Turkey, Persia and The Indian Subcontinent have all been a centre for many Sufi lineages and orders. The Bektashi were closely affiliated with the Ottoman Janissaries and are the heart of Turkey's large and mostly liberal Alevi population. They have spread westwards to Cyprus, Greece, Albania, Bulgaria, North Macedonia, Bosnia and Herzegovina, Kosovo, and, more recently, to the United States, via Albania. Sufism is popular in such African countries as Egypt, Tunisia, Algeria, Sudan, Morocco, and Senegal, where it is seen as a mystical expression of Islam. Mbacke suggests that one reason Sufism has taken hold in Senegal is because it can accommodate local beliefs and customs, which tend toward the mystical.

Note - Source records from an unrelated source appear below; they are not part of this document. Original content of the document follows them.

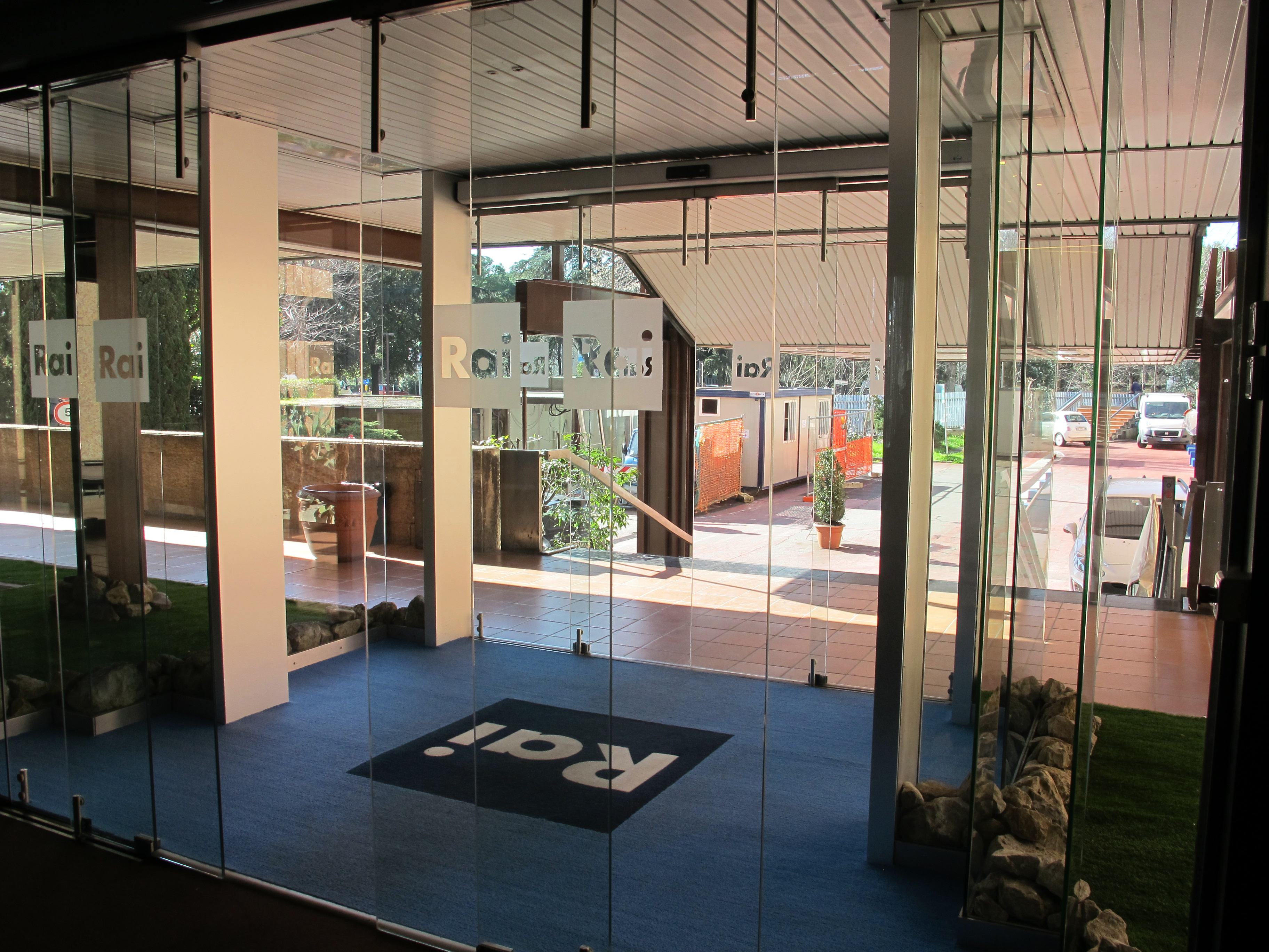 RAI (Firenze)
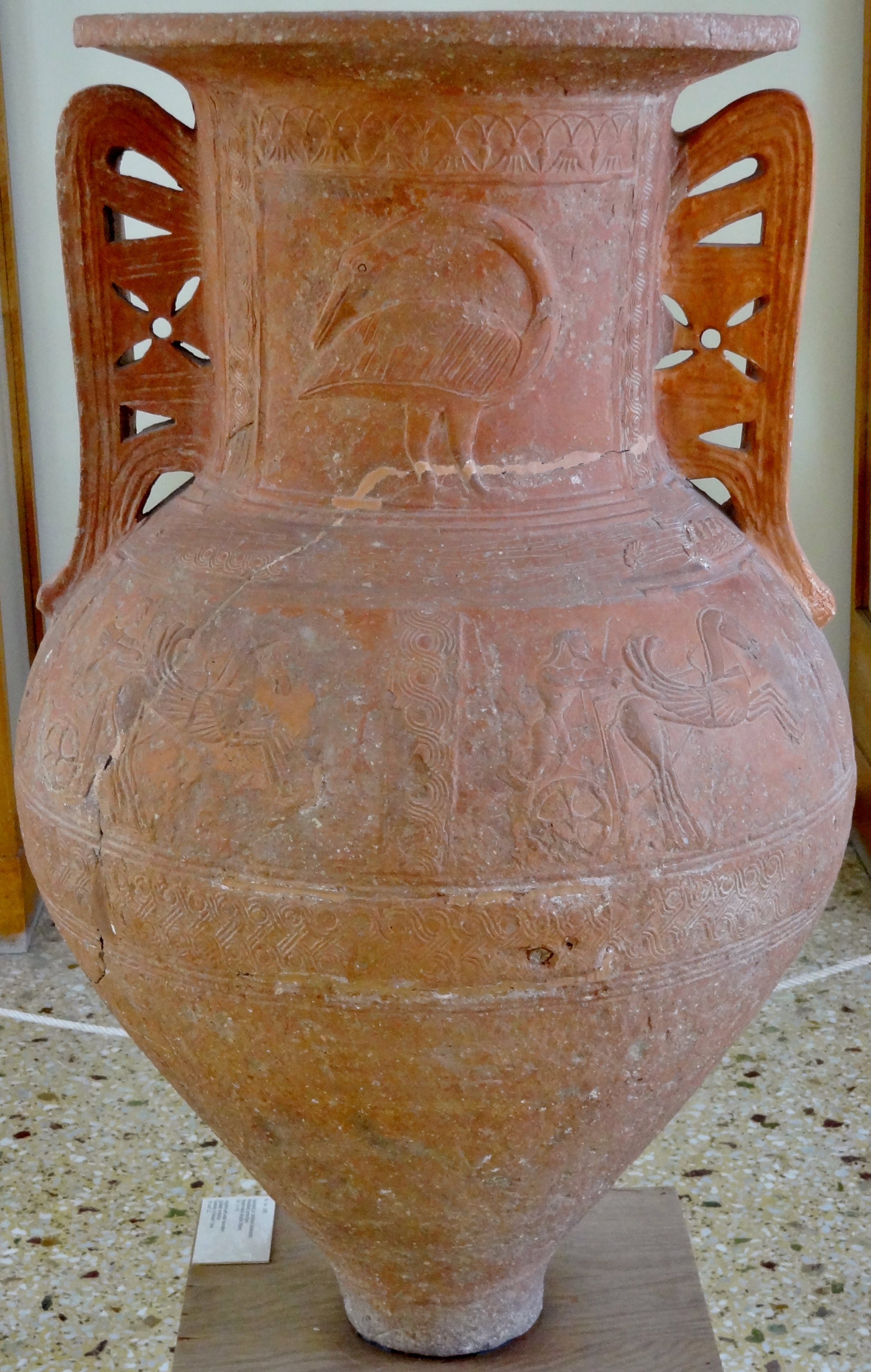 Kykladische Amphore mit Reliefdekoration (7. Jahrhundert v. Chr.) vom Friedhof von Alt-Thera (Santorin) im Archäologischen Museum in Fira, Santorin (Thira), Kykladen, Griechenland
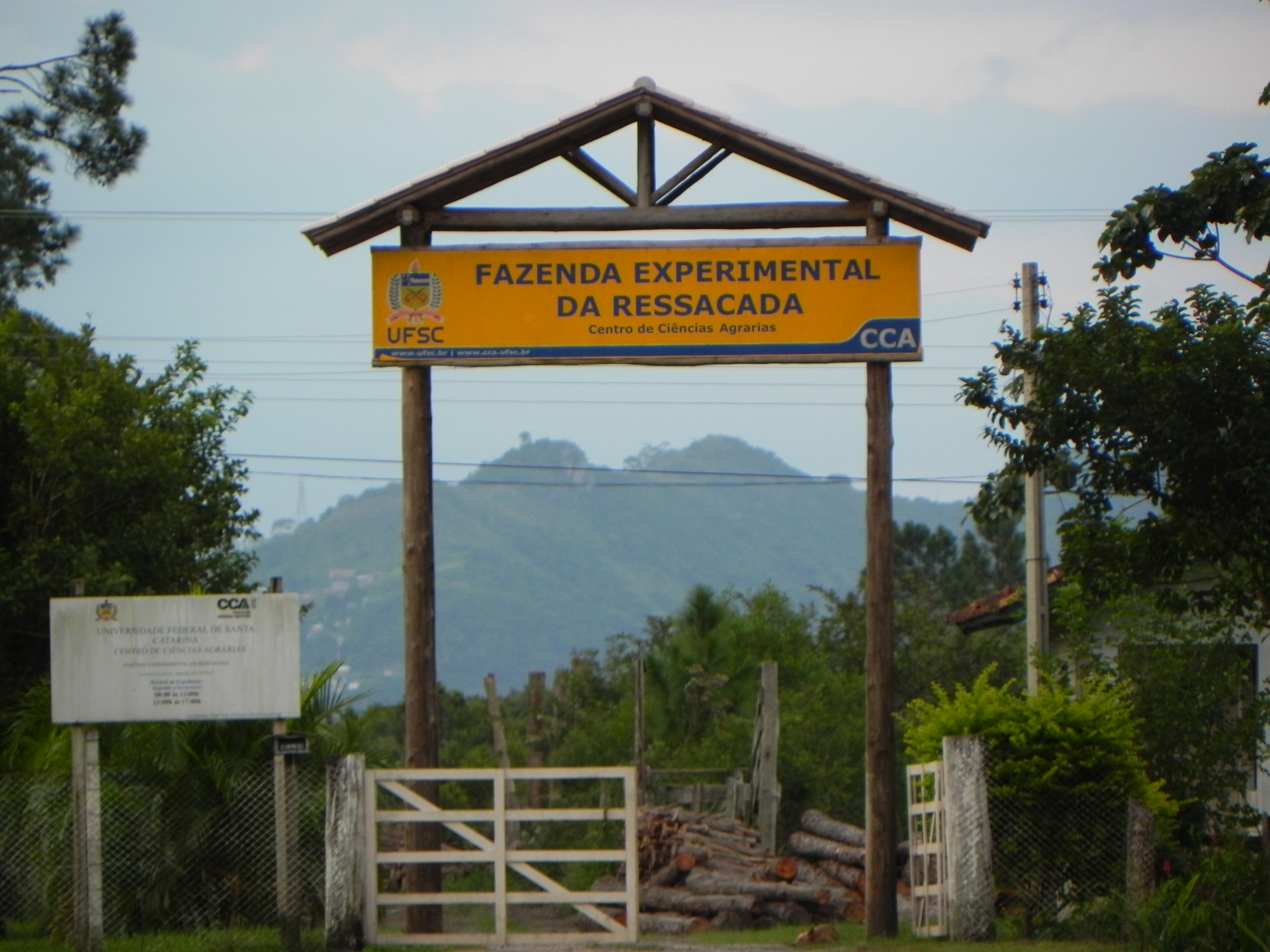 Entrada da Fazenda Experimental da Ressacada, pertencente a Universidade Federal de Santa Catarina - Centro de Ciências Agrárias.
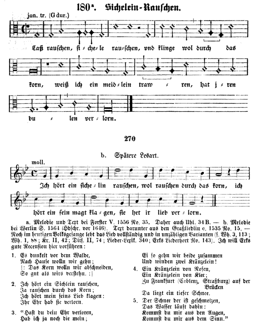 Ich hört' ein Sichelein rauschen (Es dunkelt in dem Walde): Text (trad.), Melodie (trad.)

The life of the Algerian Sufi master Abdelkader El Djezairi is instructive in this regard. Notable as well are the lives of Amadou Bamba and El Hadj Umar Tall in West Africa, and Sheikh Mansur and Imam Shamil in the Caucasus. In the twentieth century, some Muslims have called Sufism a superstitious religion which holds back Islamic achievement in the fields of science and technology.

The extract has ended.